1. The velocity at which a body (here satellite) starts revolving around the other body (here earth), then this velocity is known as orbital velocity,
${v_o} = \sqrt {\dfrac{{GM}}{r}} = \sqrt {\dfrac{{GM}}{{R + h}}}$
For near satellite
$h < < R \Rightarrow R + h \simeq R$
${v_o} = \sqrt {\dfrac{{GM}}{R}} = \sqrt {\dfrac{{g{R^2}}}{R}} \,\,\,\,\,\,\,\,\,\,\left[ {\because g = \dfrac{{GM}}{{{R^2}}}} \right]$
${v_o} = \sqrt {gR} .$
2. The minimum velocity that is required to a body (here satellite) to project it at infinity i.e. at outside the gravitational pull of another body (here earth) known as, escape velocity.
${v_e} = \sqrt {\dfrac{{2GM}}{r}} = \sqrt {\dfrac{{2GM}}{{R + h}}}$
For a near satellite
$h < < R \Rightarrow R + h \simeq R$
So, ${v_e} = \sqrt {\dfrac{{2GM}}{R}} = \sqrt {\dfrac{{2g{R^2}}}{R}} \,\,\,\left[ {\because g = \dfrac{{GM}}{{{R^2}}}} \right]$
${v_e} = \sqrt {2gR}$

Complete Step by Step Answer:

For a satellite which is orbiting with velocity ${v_o}.$ The gravitational pull by earth is balanced by centripetal force so, gravitational pull by earth $=$ centripetal force
So, $\dfrac{{GMm}}{{{r^2}}} = \dfrac{{mv_{^o}^2}}{r}$
Or ${v_o} = \sqrt {\dfrac{{GM}}{r}}$
Here, $r = R + h$
For a satellite to escape, the total final energy of the satellite must be zero.
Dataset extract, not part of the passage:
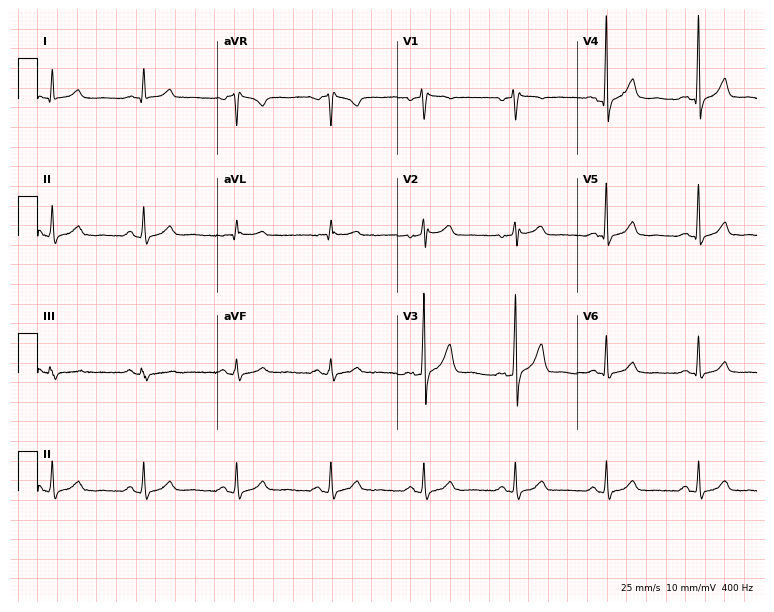
12-lead ECG from a male patient, 53 years old. Recorded interpretation: within normal limits.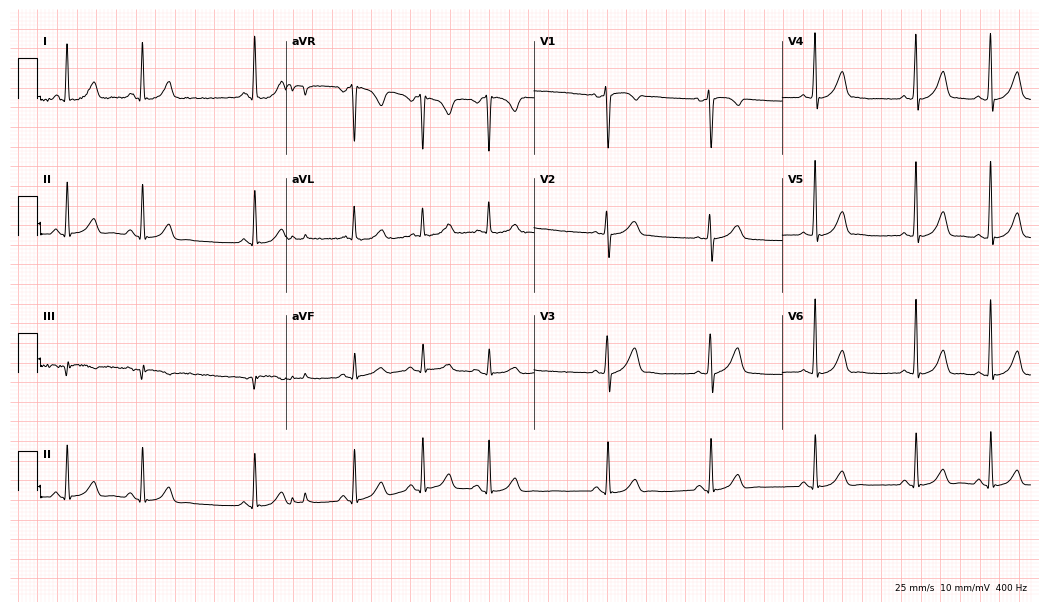
12-lead ECG from a 17-year-old female. Labelled as a normal ECG.

Let escape velocity of satellite at height h be ${v_e}.$
Then, By mechanical energy conservation
${K_i} + {U_i} = {K_f} + {U_f}$
$\dfrac{1}{2}mv_e^2 + \dfrac{{ - GMm}}{r} = 0 + 0$
Or, $\dfrac{1}{2}mv_e^2 + \dfrac{{GMm}}{r}$
${v_e} = \sqrt {\dfrac{{2GM}}{r}}$
The difference is velocities is given by, $\Delta v = {v_e} - {v_o}$
$\Delta v = \sqrt {\dfrac{{2GM}}{r}} - \sqrt {\dfrac{{GM}}{r}}$
Or, $\Delta v = \sqrt {\dfrac{{GM}}{r}} \left( {\sqrt 2 - 1} \right)$
We know, $g = \dfrac{{GM}}{{{r^2}}}$ [at orbital height]
Or, $GM = g{r^2}$
$\Delta v = \sqrt {\dfrac{{g{r^2}}}{r}} \left( {\sqrt 2 - 1} \right)$
$\Delta v = \sqrt {gr} \left( {\sqrt 2 - 1} \right)$
$\because \,r = R + h,$
For near satellite i.e. $h < < R,$ therefore $h + R \simeq R$
So, $r \simeq R$
So, $\Delta v \simeq \sqrt {gR} \,\left( {\sqrt 2 - 1} \right)$
Hence, option (C) is correct.

Note: So, By trick for a near satellite $\left( {h < < R} \right)$ orbital velocity, ${v_o} = \sqrt {gR}$ and escape velocity, ${v_e} = \sqrt {2gR}$ . Hence the minimum increase in orbital velocity of satellite so that it could escape from the earth’s gravitational field is,
$\Delta v \simeq {v_e} - {v_o}$
$\Delta v \simeq \sqrt {2gR} - \sqrt {gR}$
$\Delta v \simeq \sqrt {gR} \left( {\sqrt 2 - 1} \right)$ .